# Thread: Expected values and variance

1. ## Expected values and variance

So, the problem is:
X is a random variable with E(x) = 100 and V(x) = 15. Find:
a) E(x^2)
b) E(3x+10)
c) E(-x)
d) V(-x)
e) std dev(-x)

For part a), i used the equation that V(x) = E(x^2) - (E(x))^2, so 15 = E(x^2) - 10000, therefore E(x^2) = 10015

I'm not sure at all where to start with b, any pointers?

for c, E(-x) would equal -100, right? I think this is assuming that the pmf still exists for x having negative values, and that the probabilities are the same...is this correct?

using the same equation as part a, i found V(-x) to equal 15 as well, since squaring a negative number still results in a positive one, and so the std. dev of (-x) would be sqrt(15)?

Thanks!

2. Originally Posted by mistykz
So, the problem is:
X is a random variable with E(x) = 100 and V(x) = 15. Find:
a) E(x^2)
b) E(3x+10)
c) E(-x)
d) V(-x)
e) std dev(-x)

For part a), i used the equation that V(x) = E(x^2) - (E(x))^2, so 15 = E(x^2) - 10000, therefore E(x^2) = 10015

I'm not sure at all where to start with b, any pointers?
Since that is linear, E(3x+10)= 3E(x)+ 10.

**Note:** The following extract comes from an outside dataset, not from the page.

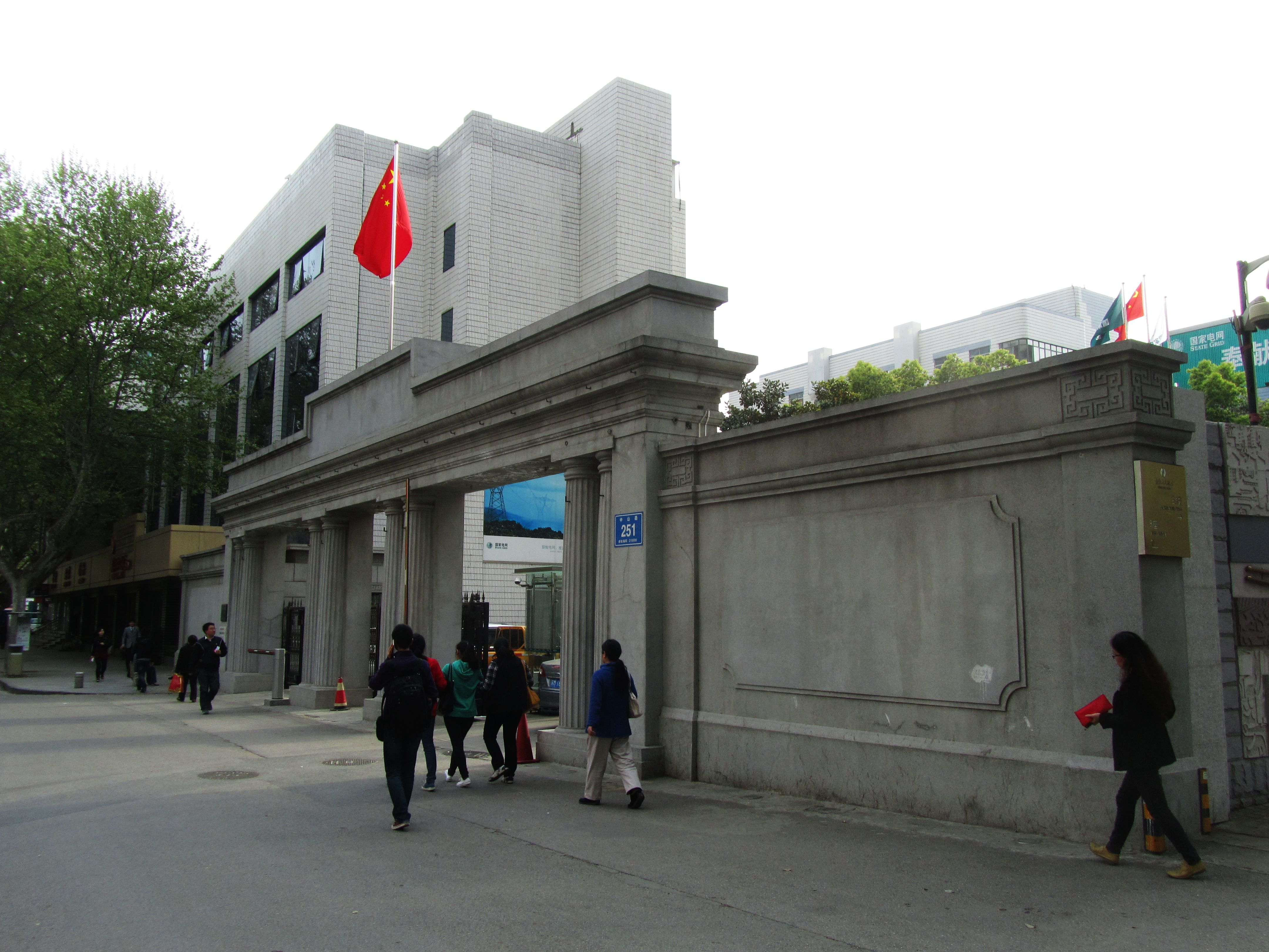 南京原国民政府司法部大门旧址。

for c, E(-x) would equal -100, right? I think this is assuming that the pmf still exists for x having negative values, and that the probabilities are the same...is this correct?
Yes, E(-x) is -100. No, it is not necessary for x to have negative values for this to make sense. E(f(x))= $\displaystyle \sum f(x)*p(x)$ where the sum (or integral for continuous distributions) is taken over all possible values of x For example, suppose x has value 1 with prob 1/2 and value 2 with prob 1/2. Then E(x)= p(1)(-1)+ p(2)(-2)= (1/2)(-1)+ (1/2)(-2)= -3/2.

using the same equation as part a, i found V(-x) to equal 15 as well, since squaring a negative number still results in a positive one, and so the std. dev of (-x) would be sqrt(15)?

Thanks!